Don't really know what have gotten in me. Was listening to my itouch and heard some songs that brought back memories. Not 1 song but 3. Of all the song why this 3 song start playing 1 after another despite having lots of song in my itouch. No matter whqt it was the reason, it just made me realise that my life havent progress at all. It seem to stop at the time when we are still happily together. Its so long since i thought about it and i thought that after so long i have finally move on.

Indeed, only fairy tale and dreams can have the happily ever after ending while the reality will slap u awake with all those heartbreaking moment. Everything is just fiction. We are living in the world where reality is the coldest of all. It just leave every single person with unhappy moment which simply destroy any feeling remaining. May be 1 day i will turn as cold as reality. Sometime i think being simple is still the best.

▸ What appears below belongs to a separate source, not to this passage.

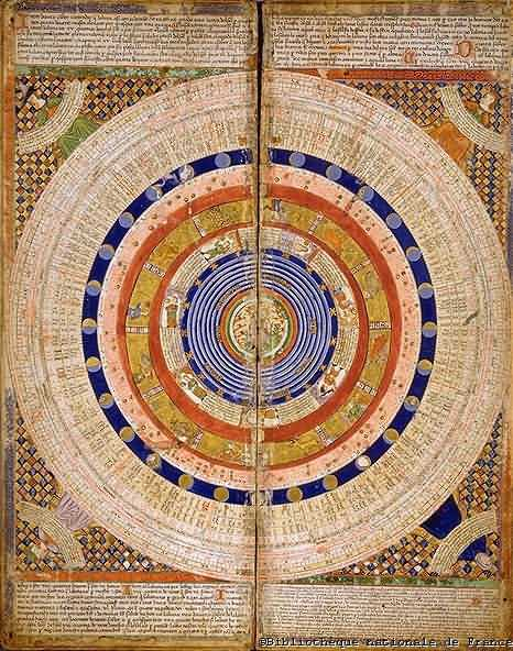 Calendari de l'Atles Català, Taula 2.
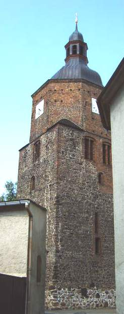 Wendisch-Deutsche Doppelkirche in Vetschau, Land Brandenburg, Deutschland Turm Bild aufgenommen am 26.6.2006 von Olaf Meister
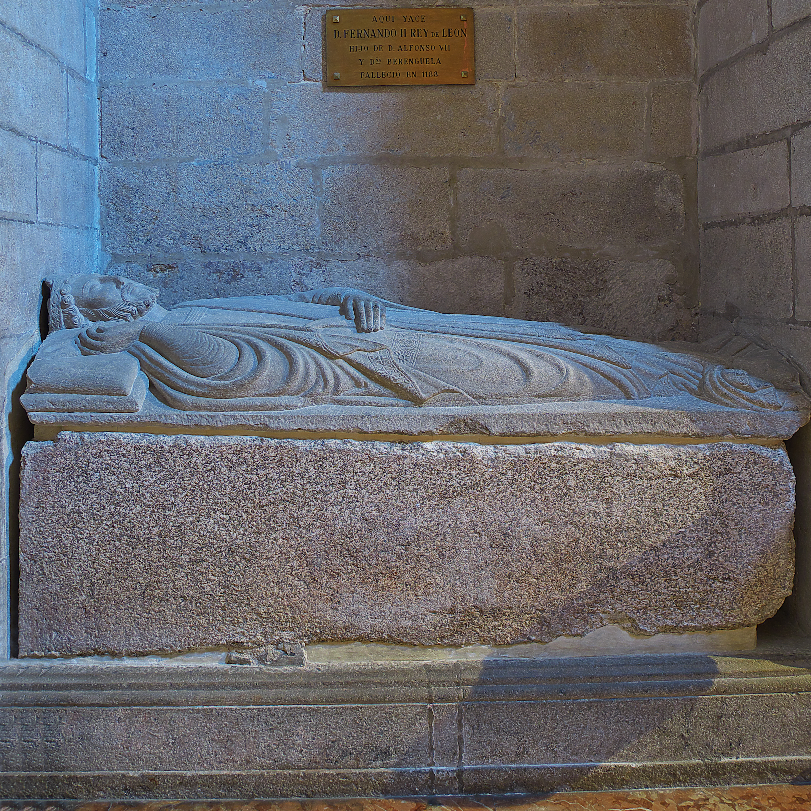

Thinking back to those happy time made me feel contented. Hugging you the whole day under the bed, attemp/ cook for you, making senseless solution to problem/ situation we are in. May be from the very start we already knew that we are incompatible. Our dreams are different, the way we do our things are different, almost everything seem to be different between us. May be that the reason i am attracted to you.

Still remember when we first get together, we just wanted to try out whether we are really suitable. Childish huh? But it turn out to make me fall for you. You poison my life nakig you the only antidote. This was why i always love the song Wu Ke Jiu Yao as i felt it descript how it was like.

What amaze me was that we still manage to get together again despite years. I don't think my 21st birthday is aa memorable as my19th birthday as it was the day i start meeting you after so long. I am just like a boy who is easily contented having a candy in hand.

Sometime i wish that i am able to freeze at the moment. It just 1 of a happiest period for 21 years. I know it was never possible. As fairy tale never happen in reality, we start facing some issue. Not being understanding for each other, not giving time/ attention to each other. Work/school/ family was somehow an issue. Both wanted more freedom. May be our defination of freedom is totally different too. I wanted to continue to do what i want/ what i wish. You wanted more time to stay at home or with your friend. Compromise was the solution but it seem like it bever happen at all.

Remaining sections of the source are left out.